Paşa sanı ya da paşa olma durumu.

Bir paşanın yönetimi altındaki bölge.

Paşalık hakkında bilgiler

Paşalık, Osmanlı İmparatorluğu idari sisteminde paşa adlı yönetici tarafından yönetilen idari birim. Paşalıklar, daha küçük idari birimler olarak sancak adlı birimlerden oluşur.

Söz Türkçe kökenlidir. Sözün anlamı “1. Paşa unvanı veya paşa olma durumu. 2. Bir paşanın yönetimindeki bölge” şeklindedir. Osmanlı Türkçesi Sözlüğü’nde “paşalık” sözü “1. Paşa unvanı, paşaya verilen rütbe. 2. Bir paşanın yönetimi altında bulunan memleket” olarak belirtilmiştir.

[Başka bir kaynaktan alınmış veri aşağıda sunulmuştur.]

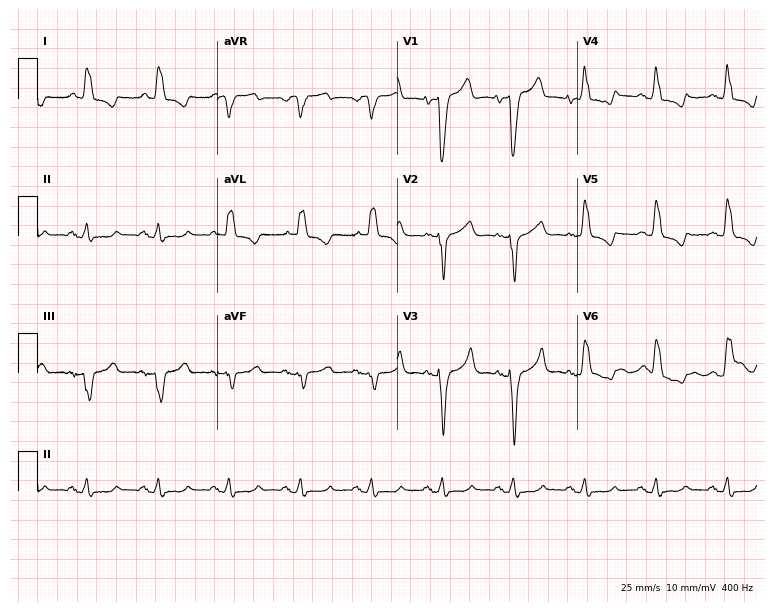
Resting 12-lead electrocardiogram. Patient: a female, 69 years old. The tracing shows left bundle branch block.

Balkanlar’da konuşulan dillerde (Boşnakça, Sırpça gibi) bu söz bugün de Paşaluk biçiminde, yuvarlak ünlülüdür. Sözün bu yapısı da, Türkçeden ilgili dillere geçen bu sözün eski bir alıntı olduğunu gösterir. Çünkü, ilgili söz, Osmanlı Türkçesinin ilk dönemlerinde yuvarlak ünlülü olarak “paşaluk” (پاشالوق) hâlinde olmuştur. Sonrasında düzlük-yuvarlaklık uyumu neticesinde “paşalık” hâlini almıştır.

 

Paşalık tanımı, anlamı:

Paşa : Osmanlı Devleti zamanında yüksek sivil memurlara ve albaydan üstün rütbede bulunan askerlere verilen unvan. Uslu, ağırbaşlı. Cumhuriyet döneminde general.

Unvan : San.

Durum : Bireyin toplum içindeki ilişkileriyle belirlenen yeri. Duruş biçimi, konum, tavır. Bir şeyin içinde bulunduğu koşulların hepsi, vaziyet, hâl, keyfiyet, mevki, pozisyon. Ad soyundan kelimelerin birbirleriyle edatlarla ve fiillerle ilişkilerini belirleyen biçim, hâl.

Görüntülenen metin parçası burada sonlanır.